Waiting on Genius: Musing on why business design is so hard...

In his brilliant book, Notes on the Synthesis of Form, Christopher Alexander asks, why can an illiterate builder create a dwelling that is cool in the summer, warm in the winter, and withstands hurricanes, but most modern designers create buildings that are too hot, or too cold, too difficult to maintain, or just don't work? Even Frank Gehry, whose work I find spectacular, is less than optimal. If you don't believe me, just ask a janitor at the new Stada Center at MIT (a $100,000,000 plus building by Frank Gehry) "how's it goin" and the janitor will rant on how un-maintainable the building is. (Ironically, the Stada Center replaced the famous Building 20, which was the most utilitarian building on the MIT campus, which would have put it in the running for the most utilitarian building on the planet.) Between budget and building materials, Gehry had virtually no constraints in his design choices, and he misses the mark along important dimensions.

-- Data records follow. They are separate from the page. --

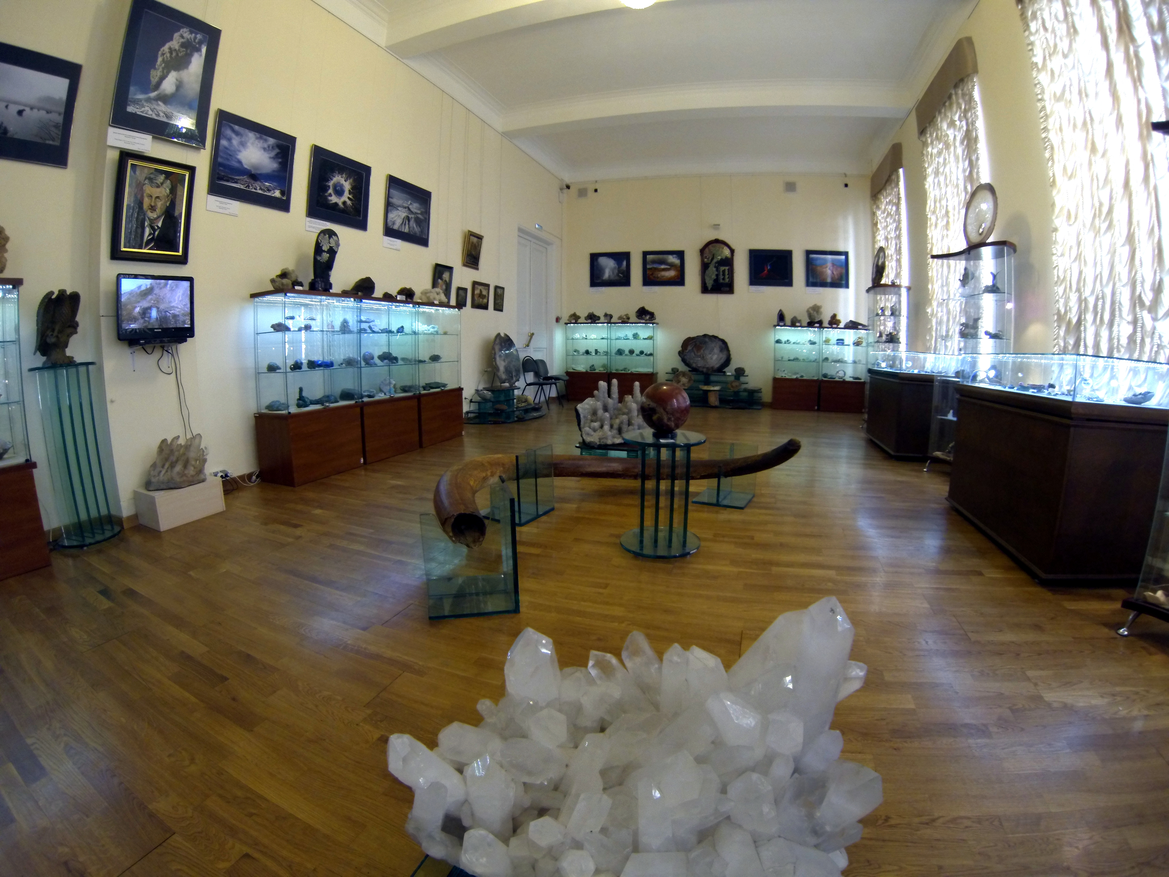 Государственный геологический музей имени В. И. Вернадского РАН, Коллекция С. М. Миронова
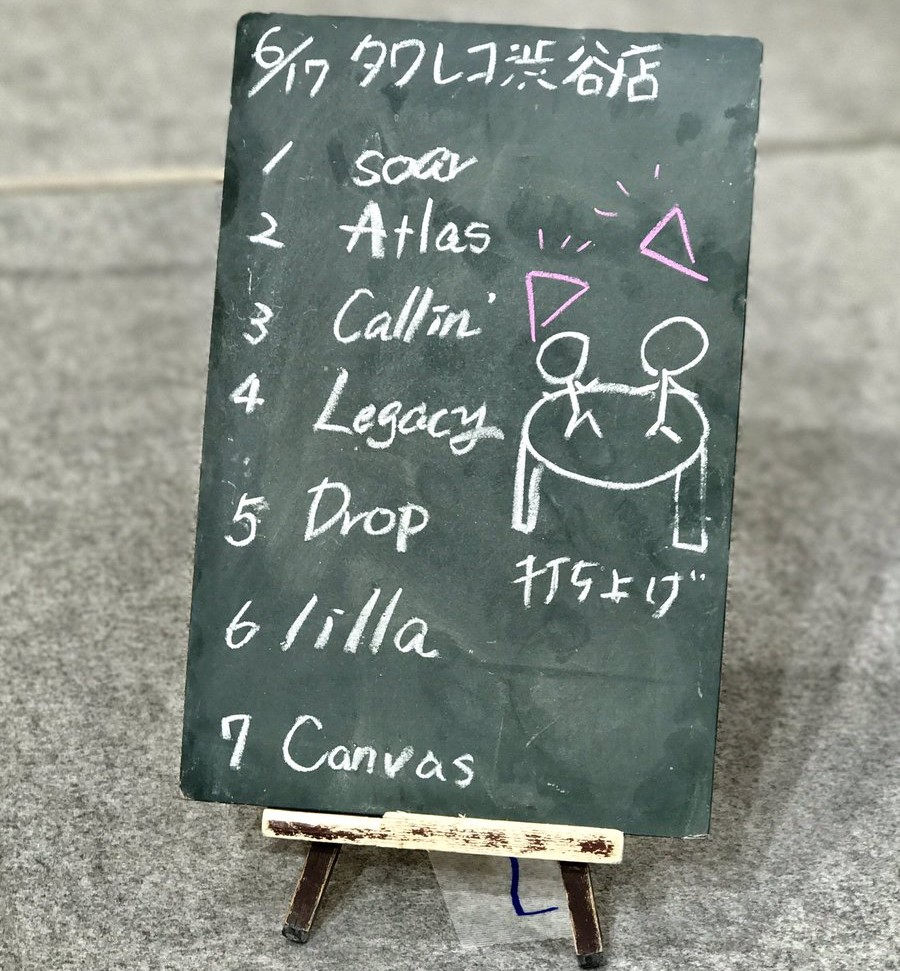 amiinAセトリボード(20170617(1))
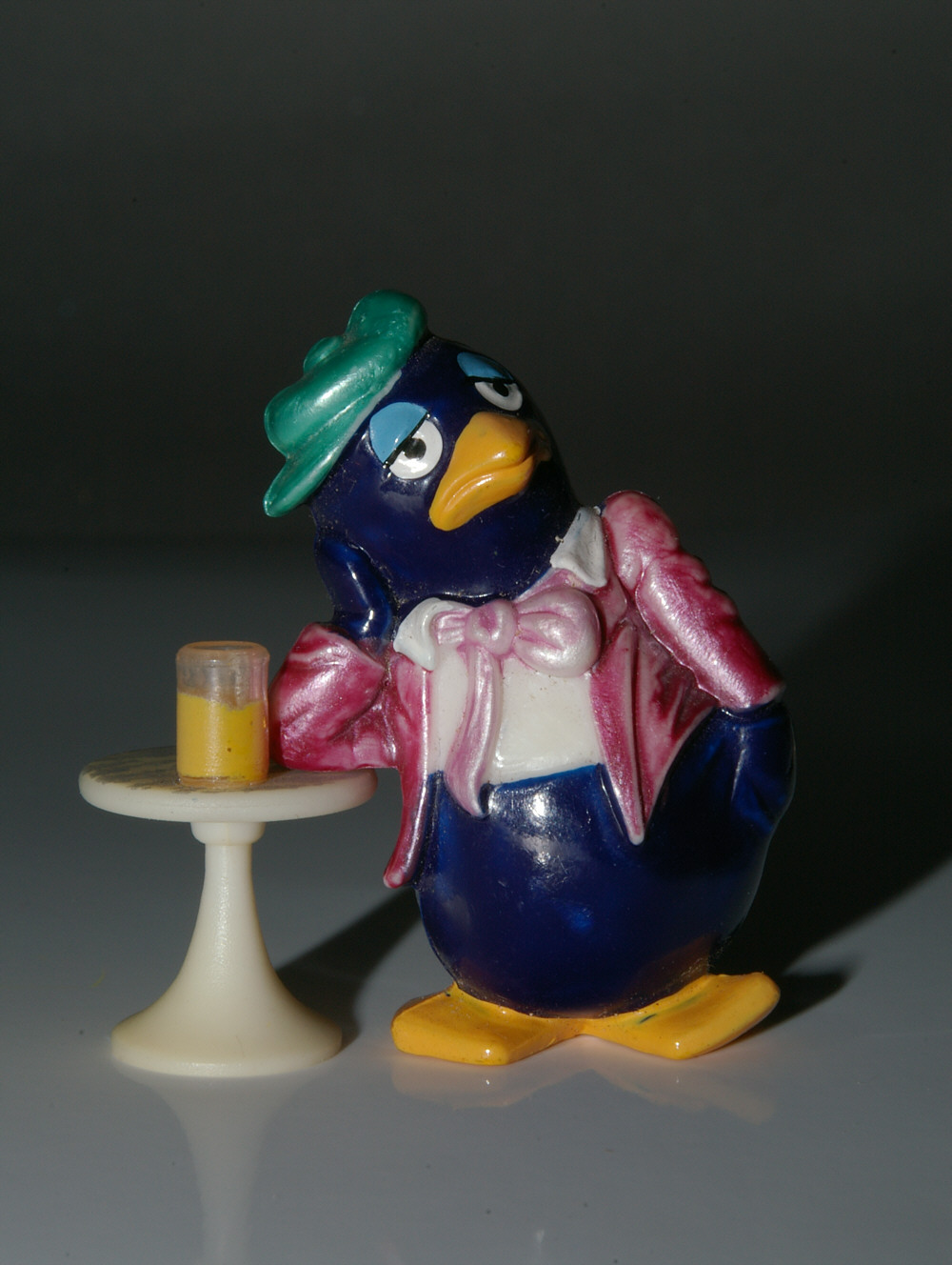 Harte Ausleuchtung einer Nahaufnahme mit direktem,kamerainternem Blitz
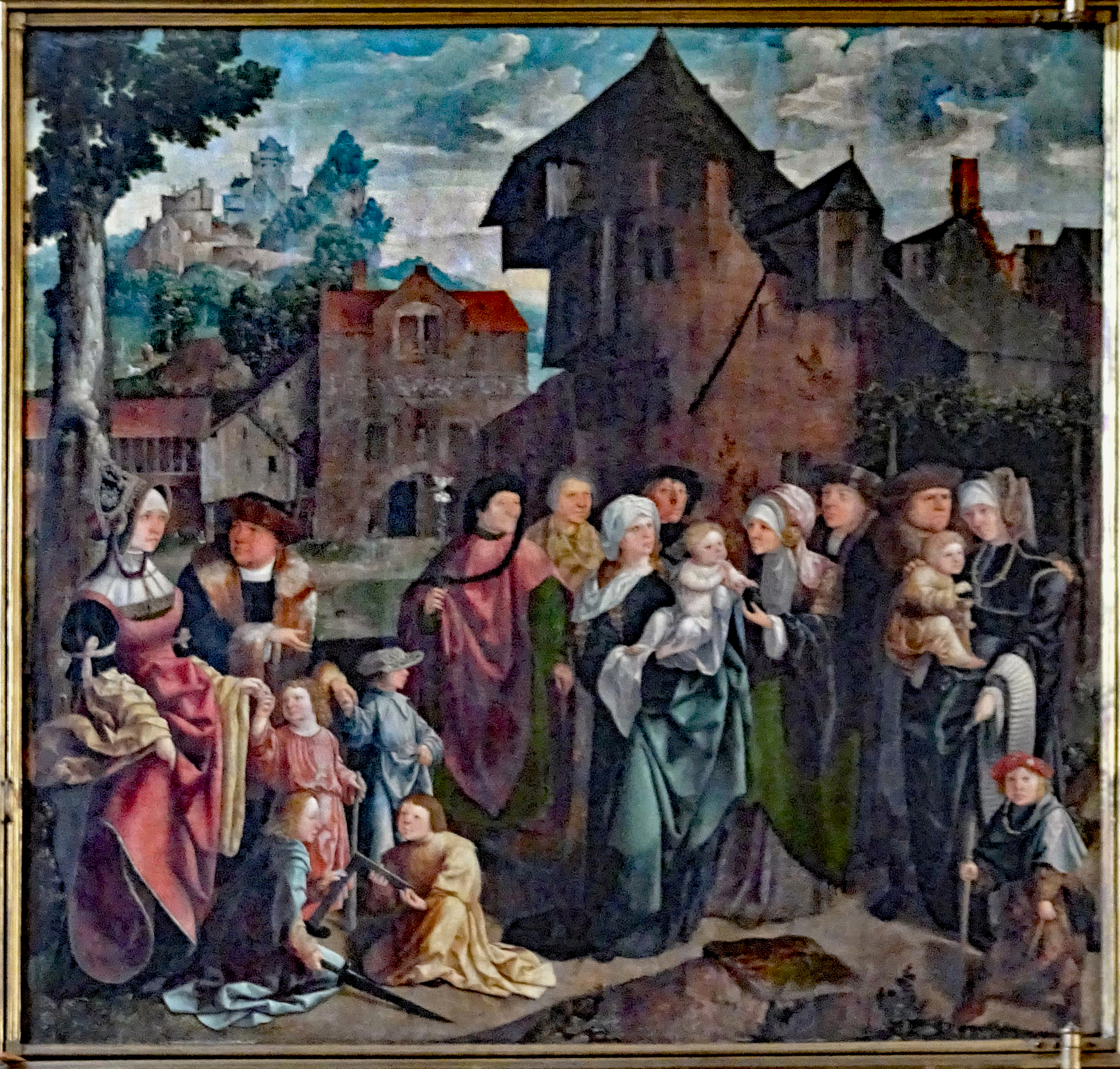 Pfarrkirche St. Martin (Obervellach), die Heilige Sippe: Altargemälde von Jan van Scorel

Alexander says that the primitive architect is engaged in "unselfconscious design" -- where the design forms have been passed from builder to builder and whittled into place with the passing of time yielding an artifact that works in ways far beyond the conscious intent of person "designing" it. Contrariwise, the modern architect has structural steel, heating and ventilation systems which can move tons of air, plate glass, elevators, and thousands of other solutions that remove traditional limitations of building. Yet, how often have you or I been sweltering inside a "modern" building whose windows should have been designed to open, but weren't? Alexander argues it is the very plethora of choices and capabilities in the realm of self-conscious design which overwhelms the modern designer. It is only the genius of geniuses like Louie Kahn, whose buildings are new, beautiful, functional, and delightful to experience, who can navigate the unconstrained waters of modern building design process. (If want to experience a Kahn building and you live in the Boston area drive up to Phillips Exeter Academy, in Exeter, NH. Kahn designed the library there, and it is spectacular to behold, to be in, and is a functional gem to boot.) Put another way, lack of constraints creates a problem.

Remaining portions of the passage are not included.